Post by Nydia Tisdale » June 30th, 2017, 12:00 pm

The courthouse and the courtroom belong the people. It is the people’s house. It is a public space.

Proposed amendments to Rule 22 — controlling cameras in the courtroom — could compromise access to justice.

With the proposed changes to Rule 22 — if the judge isn’t seated on the bench — then the media could be held in contempt of court and go to jail for taking photos in the courtroom after a hearing.

Courts should remain open and accessible to the public, and recording should be allowed inside the courtroom — regardless of whether or not the judge is seated at the bench.

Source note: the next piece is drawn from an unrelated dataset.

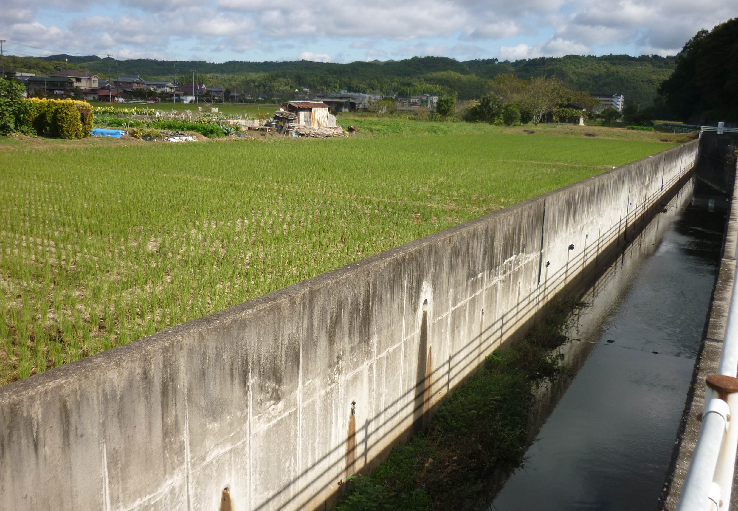 旧武庫川
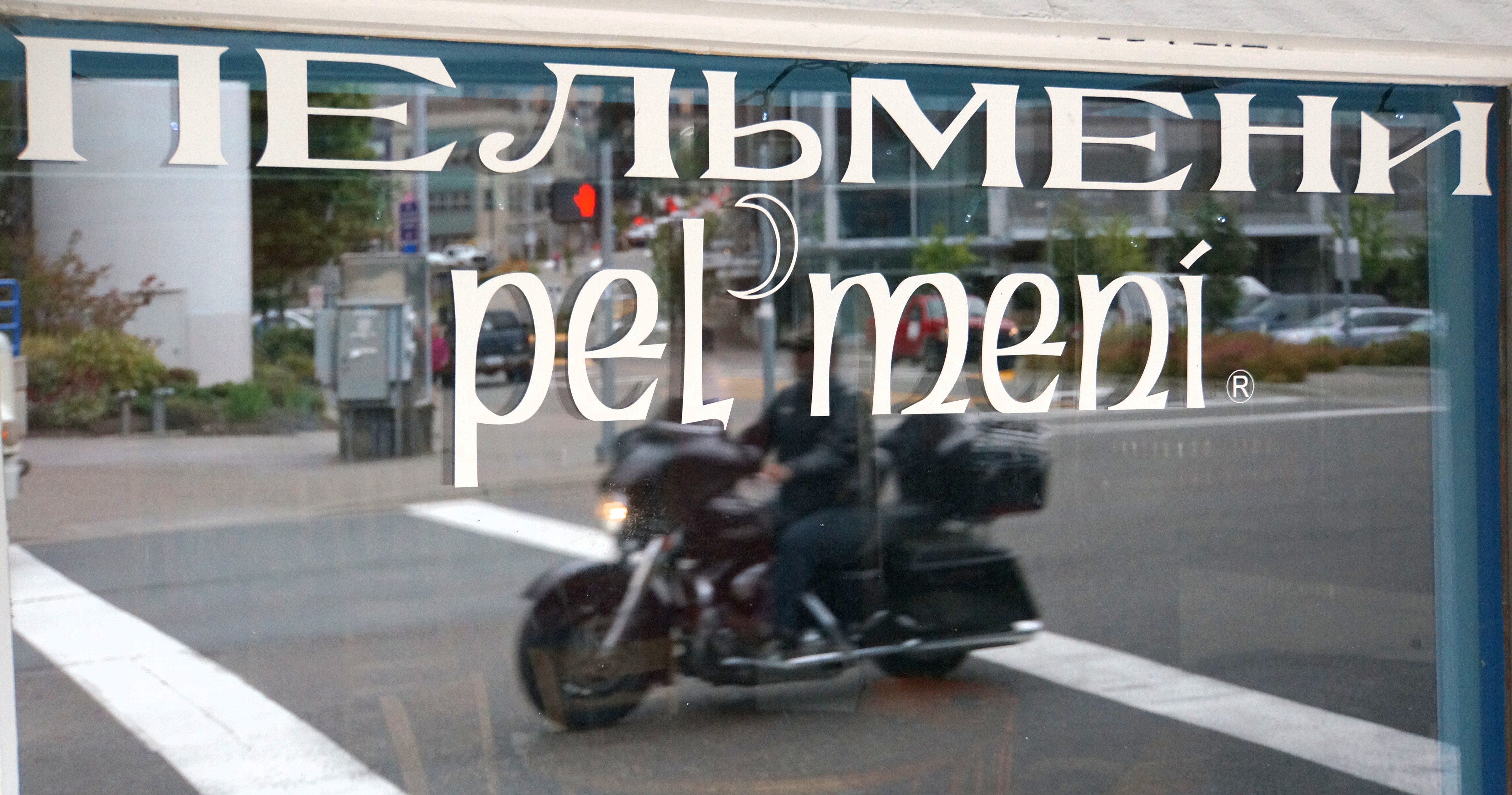 Русский ресторан в городе Джуно

I try to capture on camera the hugs and handshakes — the greetings and farewells — before and after public events so viewers feel like they were actually there. The proposed amendment to Rule 22 would preclude that by the following:

  • (l) Prohibitions. The following uses of recording devices are prohibited:

    (1) No use of recording devices while the judge is off the bench: A person may use a recording
    device in a courtroom only when the judge is on the bench, and use of a recording device must
    terminate when the judge leaves the bench except for celebratory or ceremonial proceedings as
    provided in subsection (f) of this rule.


Image
Citizen journalist Nydia Tisdale video records the trial of the City of Roswell Mayor Jere Wood in the Superior Court of Fulton County on Monday, May 8, 2017. The Sony HD prosumer camcorder mounted atop a six-foot-tall Manfrotto tripod — purchased from B&H Photo Video in New York City — shoots over passersby. Photo courtesy of Benjamin Watson.


Following are a series of related articles about recording in courtrooms.

Please see below to submit a comment to the council.


Proposed Amendments to the Uniform Rules of Superior Court
by Georgia Superior Courts, January 27, 2017.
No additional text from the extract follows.